/8088-8086-processor

This project demonstrates the basic working and simulation of the 8088-8086 processor using Python. The goal of the project is to simulate how the processor generates opcodes for various instructions such as MOV, XOR, ADD, etc., and display these opcodes in the command line.

Primary LanguagePython

8088-8086 Processor Simulation

This project demonstrates the basic working and simulation of the 8088-8086 processor using Python. The goal of the project is to simulate how the processor generates opcodes for various instructions such as MOV, XOR, ADD, etc., and display these opcodes in the command line.

Working

To achieve the simulation of the 8088-8086 processor, we implemented functions in Python capable of generating the appropriate opcode for various assembly instructions. The processor works by converting each command into a unique machine code (opcode) that the computer understands to execute the desired operation.
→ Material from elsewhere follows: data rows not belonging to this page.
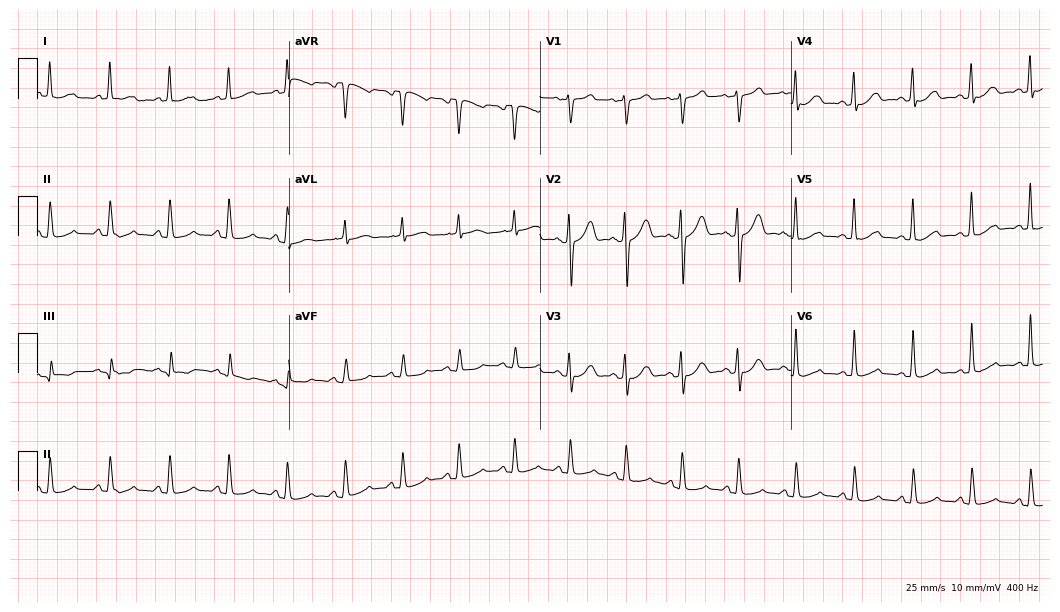
ECG — a 48-year-old man. Screened for six findings — first-degree AV block, right bundle branch block (RBBB), left bundle branch block (LBBB), sinus bradycardia, atrial fibrillation (AF), sinus tachycardia — none is recorded.
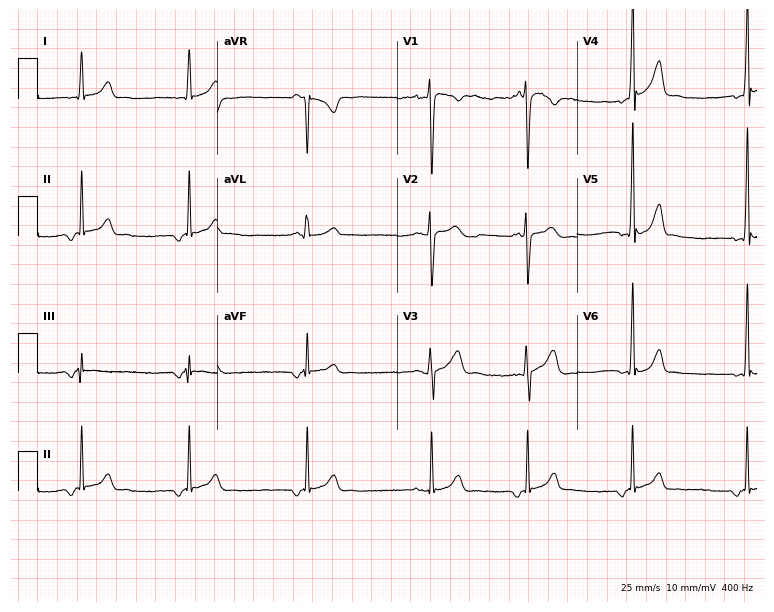
Electrocardiogram, a man, 20 years old. Of the six screened findings (first-degree AV block, right bundle branch block, left bundle branch block, sinus bradycardia, atrial fibrillation, sinus tachycardia), none is recorded. Only these six findings were labelled.
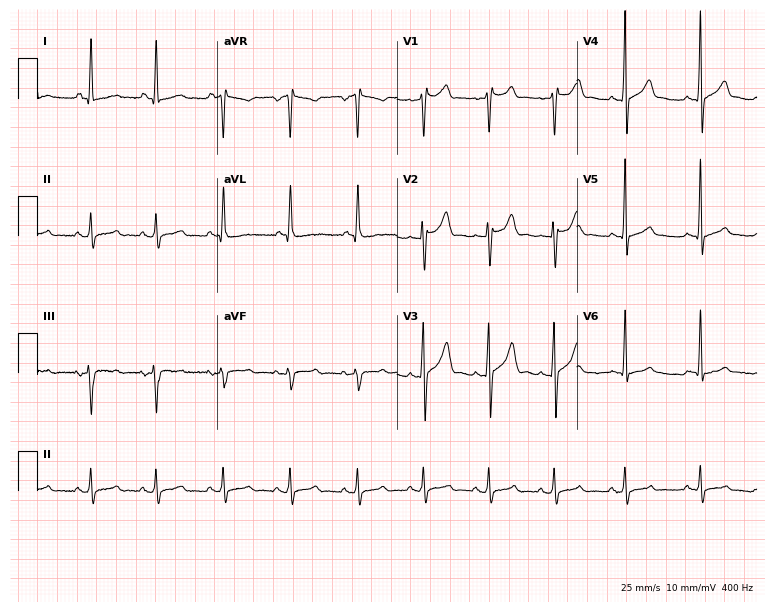
12-lead ECG from a man, 29 years old. Labelled as a normal ECG.
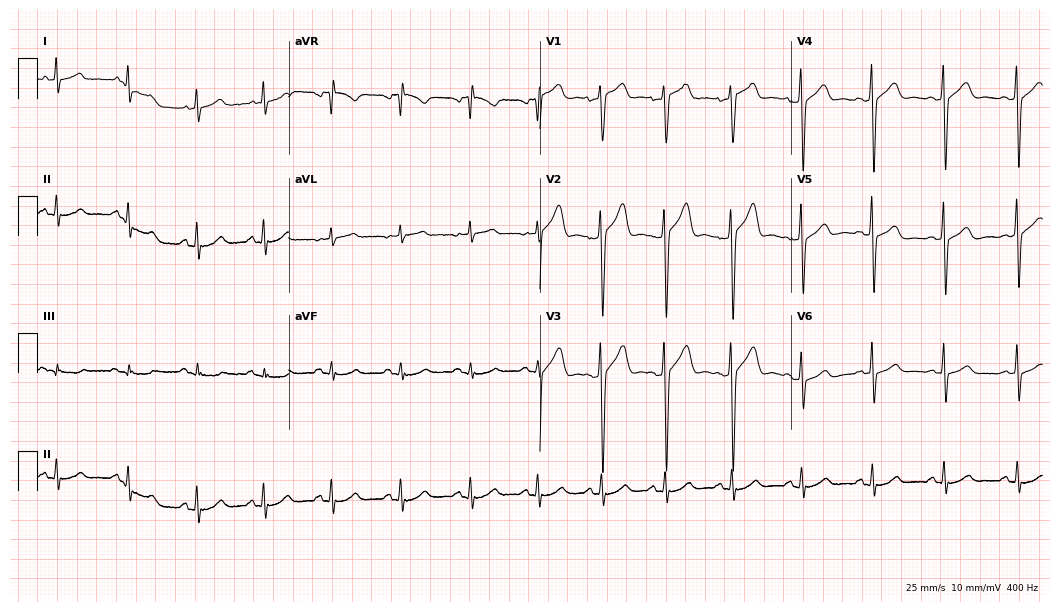
12-lead ECG (10.2-second recording at 400 Hz) from a 44-year-old man. Screened for six findings — first-degree AV block, right bundle branch block, left bundle branch block, sinus bradycardia, atrial fibrillation, sinus tachycardia — none is recorded.
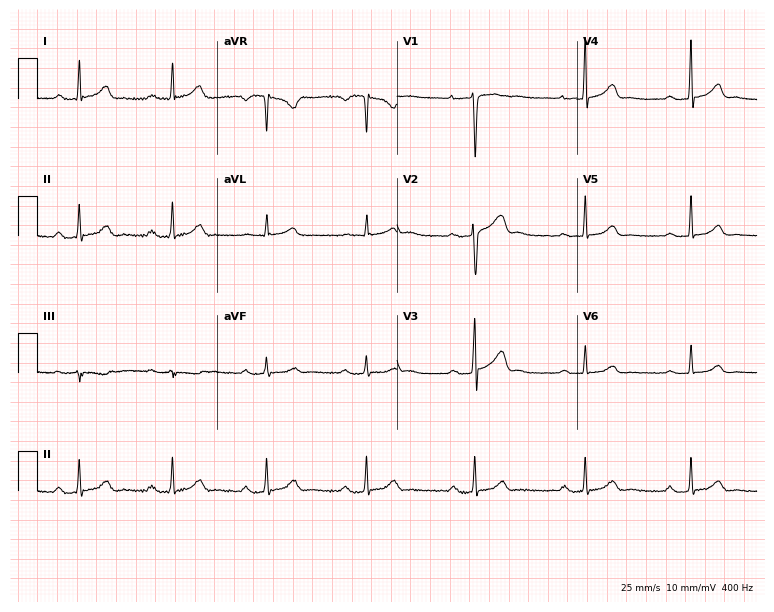
12-lead ECG (7.3-second recording at 400 Hz) from a woman, 32 years old. Findings include first-degree AV block.
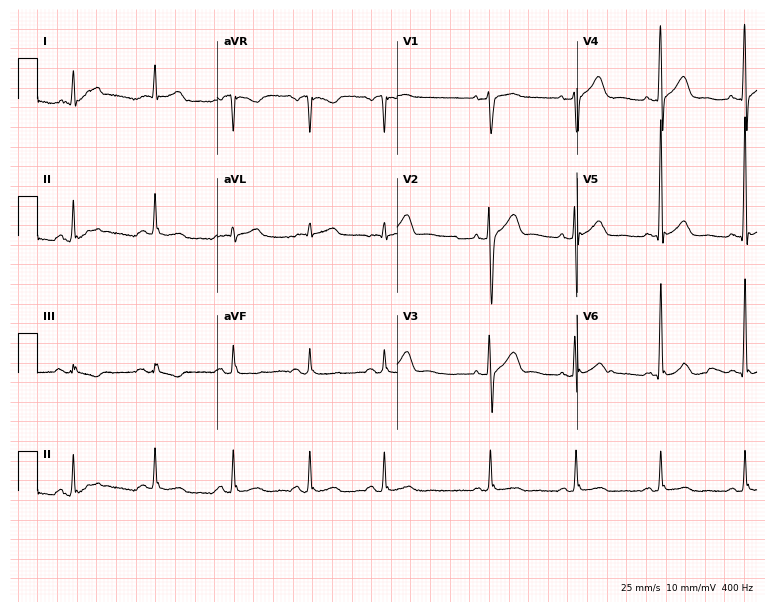
ECG (7.3-second recording at 400 Hz) — a 55-year-old male patient. Screened for six findings — first-degree AV block, right bundle branch block, left bundle branch block, sinus bradycardia, atrial fibrillation, sinus tachycardia — none is recorded.
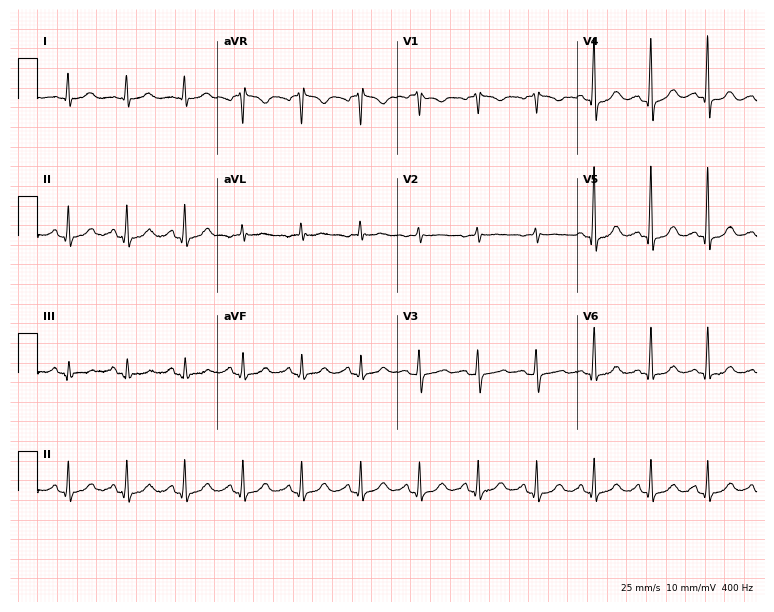
Standard 12-lead ECG recorded from a 69-year-old woman. The tracing shows sinus tachycardia (a sinus rate of 100 beats per minute or more).
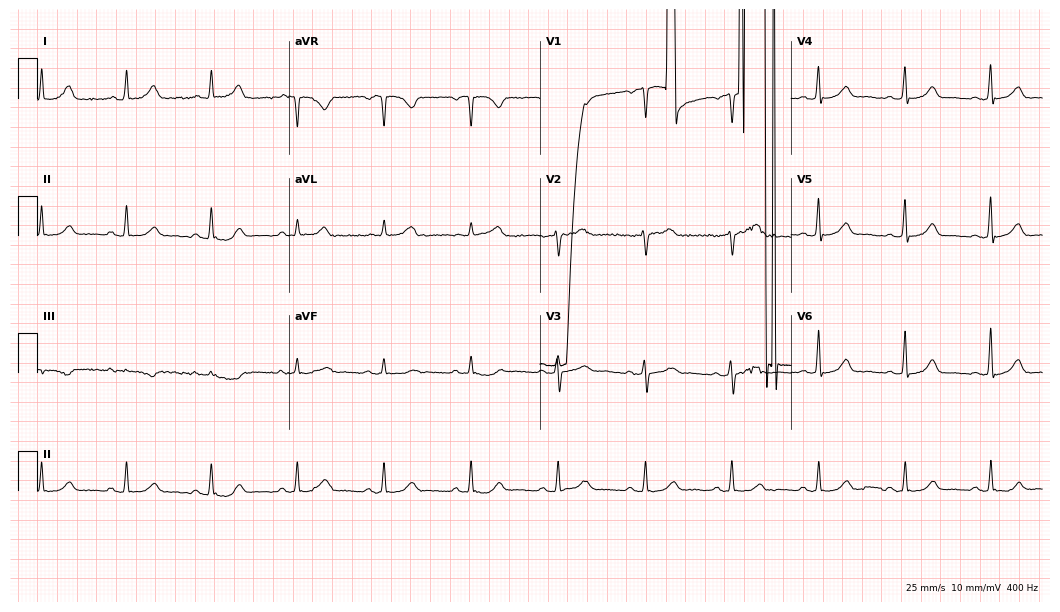
12-lead ECG from a female patient, 51 years old (10.2-second recording at 400 Hz). No first-degree AV block, right bundle branch block (RBBB), left bundle branch block (LBBB), sinus bradycardia, atrial fibrillation (AF) or sinus tachycardia recorded for this tracing. Only these six findings were labelled.
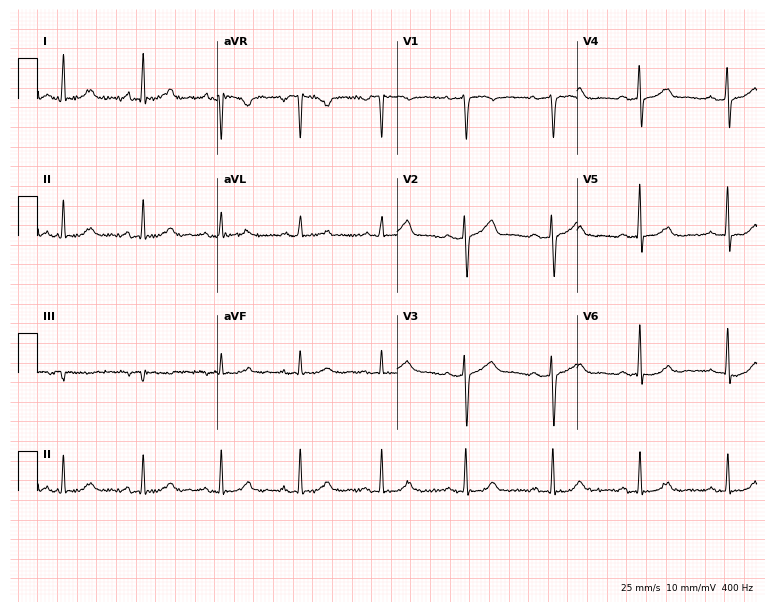
Resting 12-lead electrocardiogram (7.3-second recording at 400 Hz). Patient: a 62-year-old female. Read as a normal ECG.
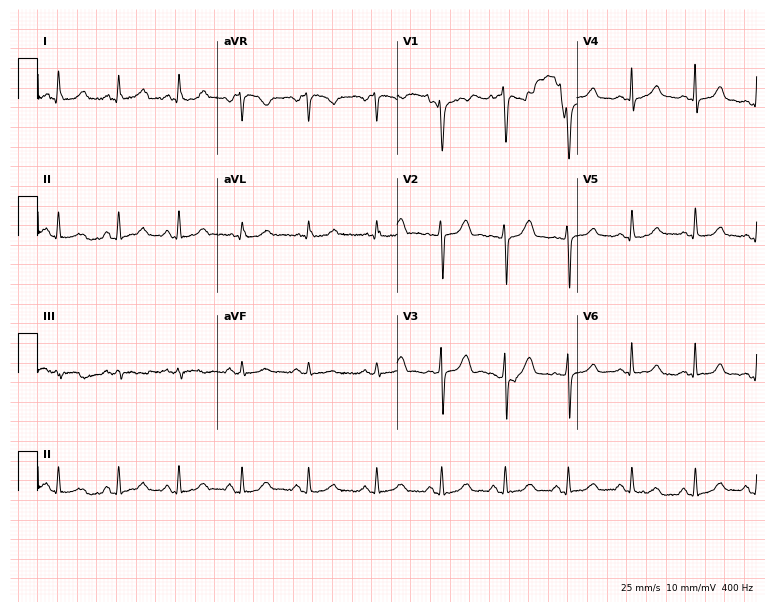
Resting 12-lead electrocardiogram. Patient: a woman, 34 years old. Read as a normal ECG.
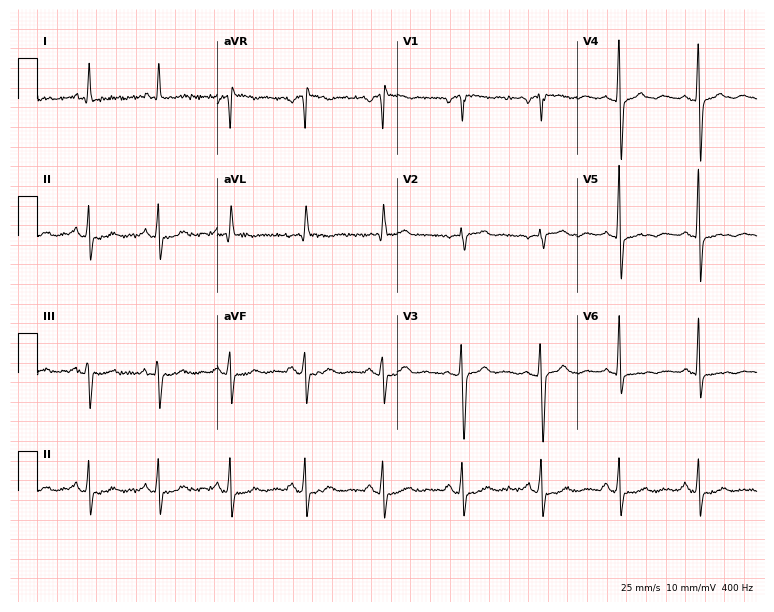
ECG (7.3-second recording at 400 Hz) — a male patient, 63 years old. Screened for six findings — first-degree AV block, right bundle branch block, left bundle branch block, sinus bradycardia, atrial fibrillation, sinus tachycardia — none is recorded. Other findings, if any, are not listed.
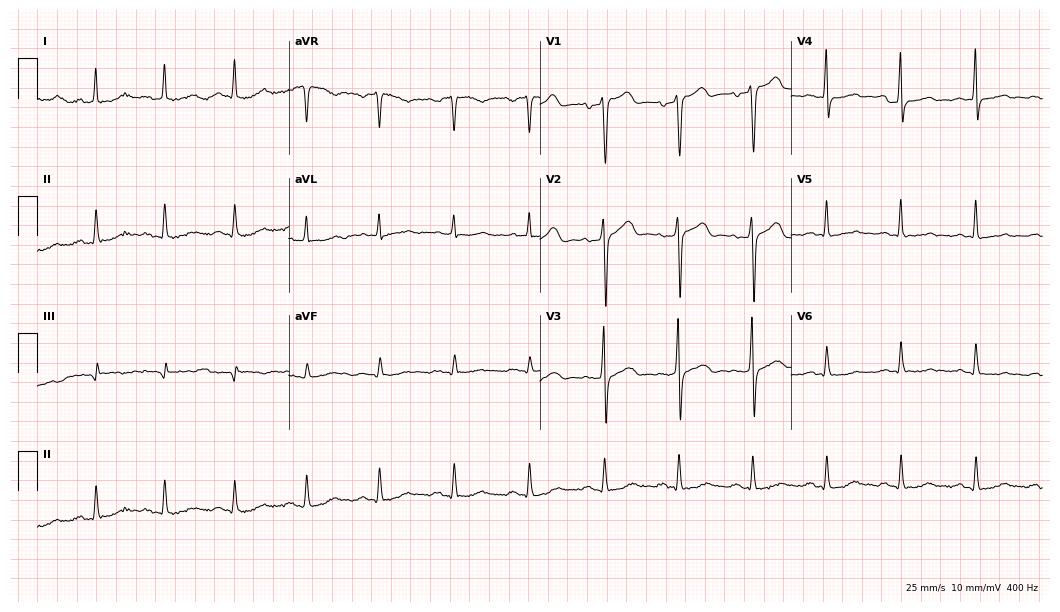
12-lead ECG from a man, 56 years old. Labelled as a normal ECG.

Our Python program operates on the same principle: it takes a command from the user and converts it into an opcode based on specific rules. The project covers all possible cases for instructions, such as:

  • MOV Instruction: Handling register-memory, memory-register, register-register, register-immediate, memory-immediate, and displacement cases.
  • Additional Instructions: The project also supports other instructions like ADD, SUB, XOR, IMUL, IDIV, etc.

Features

  • Opcode Generation: For instructions such as MOV, CMP, NEG, NOT, ADD, SUB, INC, DEC, XOR, IMUL, IDIV, AND, SHIFT, and OR.
  • Instruction Types: Includes handling various instruction formats such as register-to-register, memory-to-register, and immediate-to-register conversions.
  • Command Line Interface: Input instructions are processed through a command-line interface, and the resulting opcode is displayed.

How to Run

  1. Clone the repository or download the source files.
  2. Ensure you have Python installed on your machine.
  3. Run the Python script, pass an assembly instruction (like MOV AX, BX), and the program will output the corresponding opcode.

Project Structure

  • AliAwais(MOV,CMP,NEG,NOT): Python script handling the MOV, CMP, NEG, and NOT instructions.
  • Zainab_add_sub_inc_dec: Python script handling the ADD, SUB, INC, and DEC instructions.
  • and_or_xor_imul_idiv: Python script handling the AND, OR, XOR, IMUL, and IDIV instructions.
  • umama_and_or_xor_shr.py: Python script handling AND, OR, XOR, and shift instructions.
  • Task11.png, Task12.png, Task13.png, Task21.png, Task22.png, Task23.png: Screenshots showing the working and output of the simulation.
  • Video Presentation.mp4: Video presentation explaining the project.

Credits

  • Ali Awais Safdar - Handled opcodes for MOV, CMP, NEG, NOT instructions.
  • Zainab Kashif - Handled opcodes for ADD, SUB, INC, DEC instructions.
  • Huzaifa Liaqat - Developed the graphical user interface (GUI).
  • Syed Aon Raza - Handled opcodes for XOR, IMUL, IDIV instructions.
  • Umama Zainab - Handled opcodes for OR, SHIFT, AND instructions.

Acknowledgments

This project demonstrates how low-level assembly commands can be converted into machine-readable opcodes, simulating the behavior of the 8088-8086 processor. It provides a practical understanding of how processors translate instructions into machine code.